哪怕偶有倾斜,但绝不会失衡,令一人独尊、或一族独大。这向来不可撼动的局势,却因无上仙尊的到来变得摇摇欲坠。仙尊得位不正,非天命镜所选却以强势手段掌权,四宫暗流涌动又不敢逾越。这种表面和平、实则彼此心知肚明的微妙平衡持续至今,终于要面临打破。宁必思索道:“却不知是哪一方最先等不及了。”裴雪声极淡地笑了下:“不重要。”
不重要?宁必一愣。
的确,不过丢了个少尊罢了……这话听上去是荒谬了些,反正过不了几年天命镜又会孜孜不倦地选出新的倒霉蛋。

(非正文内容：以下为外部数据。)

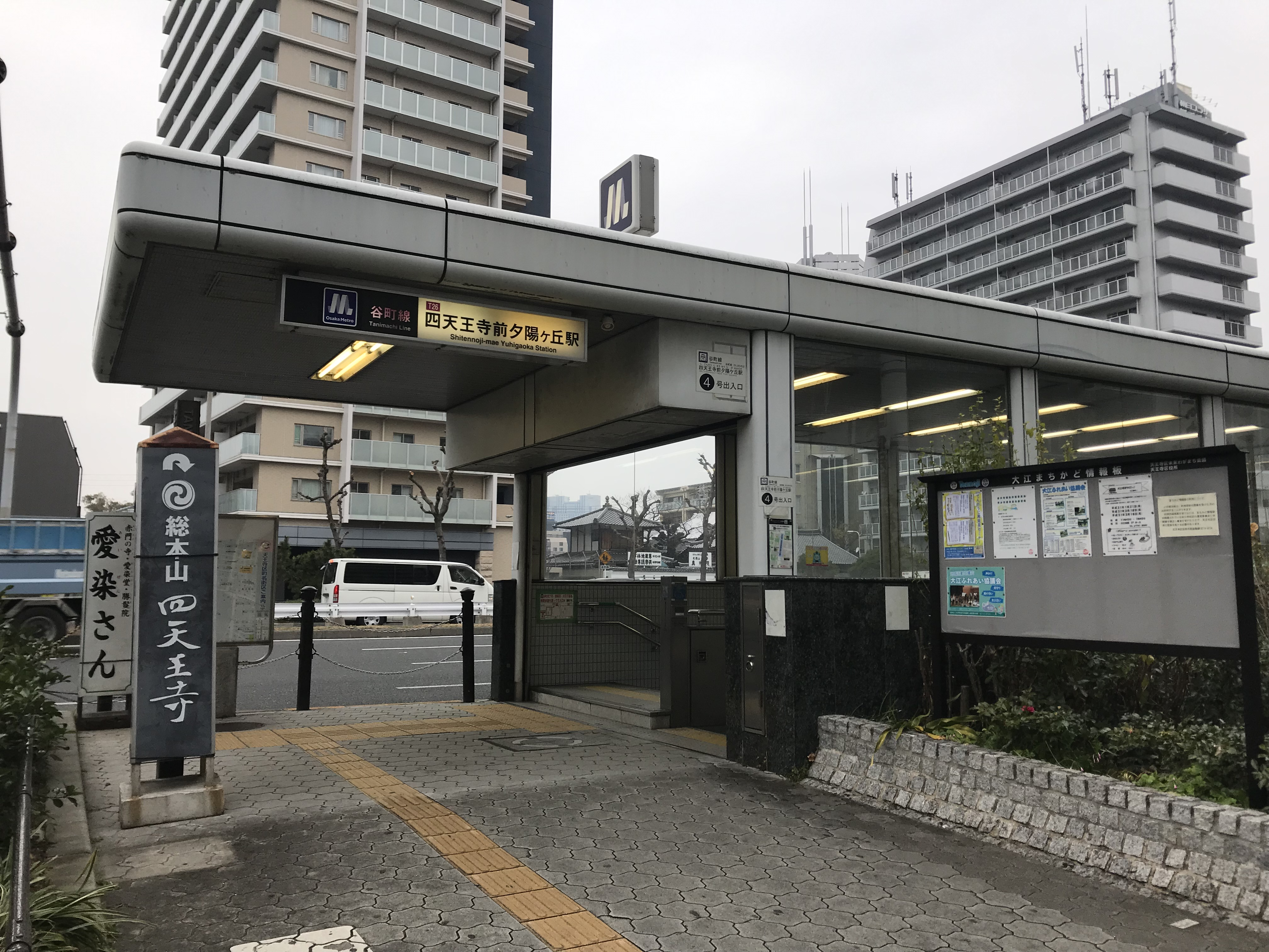 四天王寺前夕陽ヶ丘駅の4番出入り口
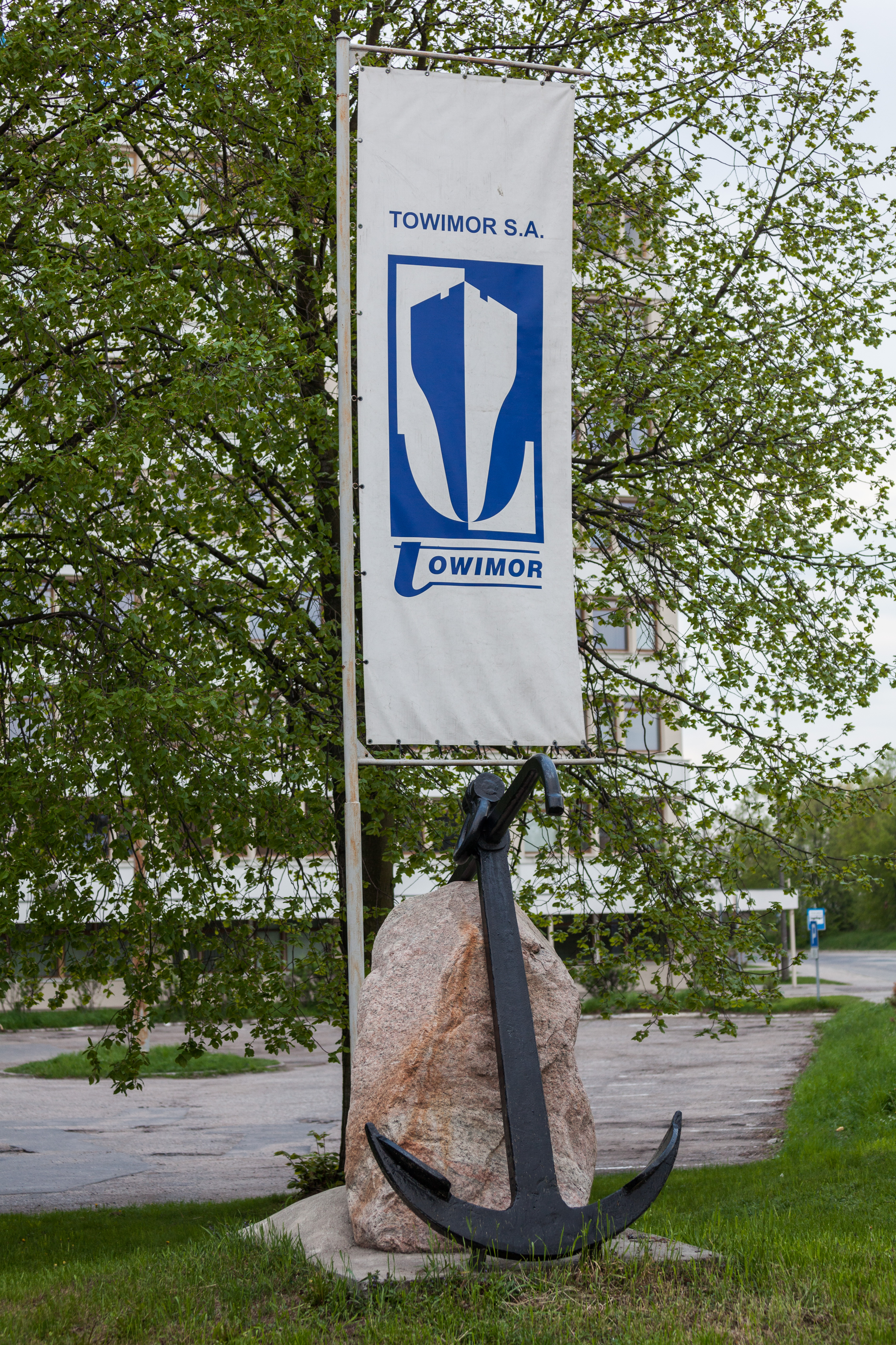 Toruń, logo zakładów Towimor i kamień z kotwicą przed biurowcem, ul. Droga Starotoruńska.

即便那萧二公子对仙尊而言似乎还算称心,可又能有多大分量呢?正如此想着,便听对方轻飘飘续上后半句:“以后不会再有四宫了。”宁必……”
宁必难得没收住表情,瞪大眼睛抬头。
“皆道四宫一殿,自古如众星捧月。“秋光暮色斜切而下,将那尊高高在上的骨瓷像割裂作半面神、半面鬼,压迫感悄然蔓延,“可你说,既然神殿至高无上,四宫又何必存在?”
细雪似乎感到畏惧,沉浮徘徊不敢沾身。
宁必心中惊骇,突然间明白过来:原来何止四宫按捺不住?这十年来等得最不耐烦的,是仙尊。